Write each line out exactly, from the one containing "Кубок Гагарина на обозрении в Казани" through the final line of the data, and keep pictures out of the copy.

─── Given material ───

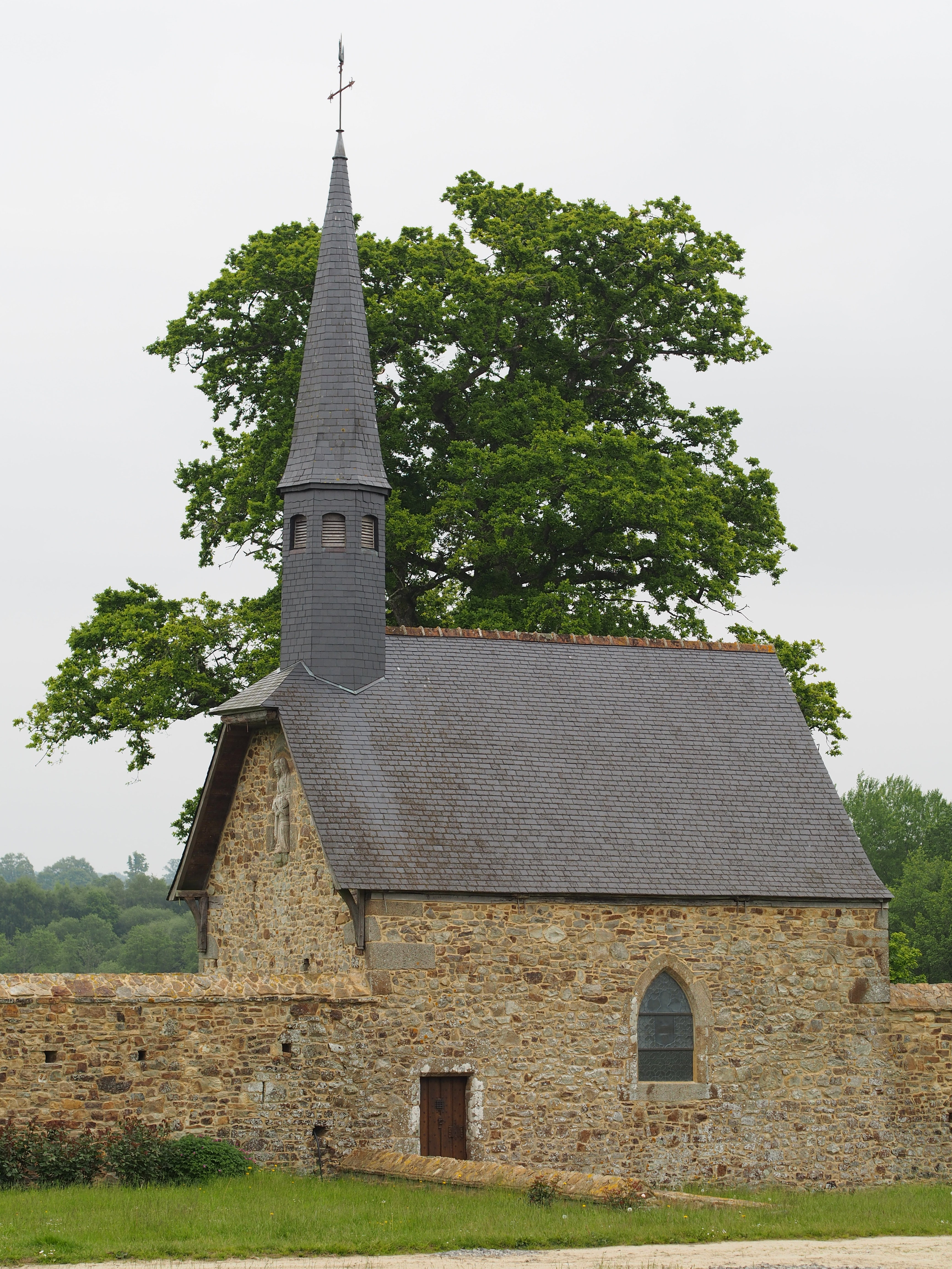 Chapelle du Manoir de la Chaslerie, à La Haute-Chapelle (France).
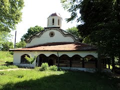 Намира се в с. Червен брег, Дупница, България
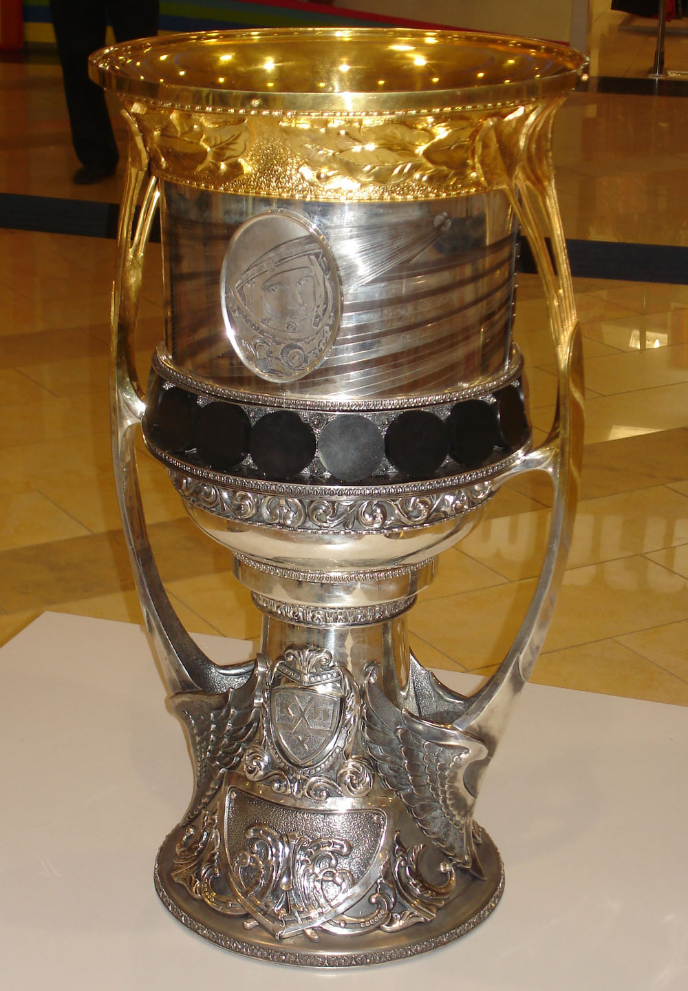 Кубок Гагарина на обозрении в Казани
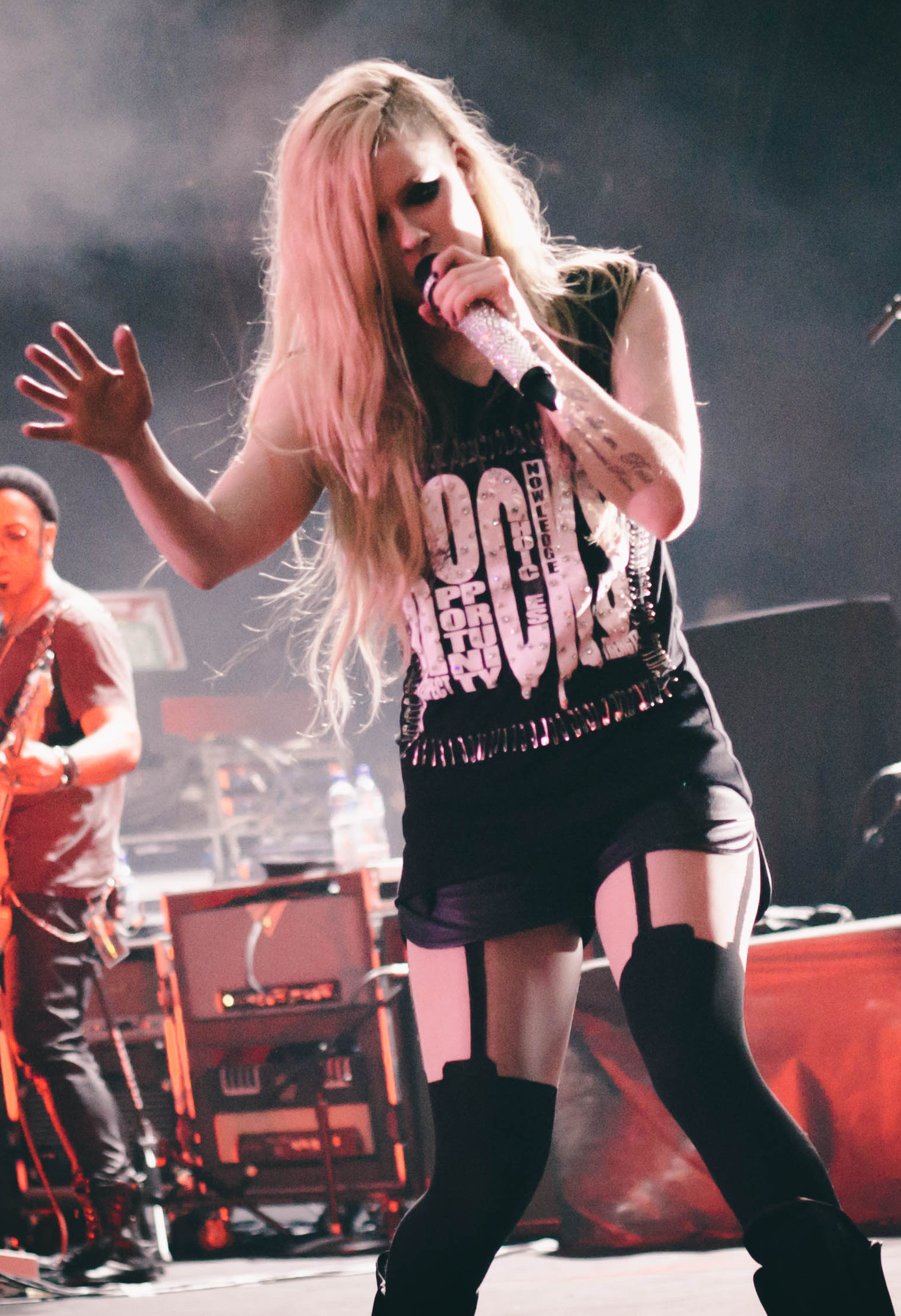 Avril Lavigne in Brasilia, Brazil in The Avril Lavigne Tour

───

▸ Exercise solution:
 Кубок Гагарина на обозрении в Казани
 Avril Lavigne in Brasilia, Brazil in The Avril Lavigne Tour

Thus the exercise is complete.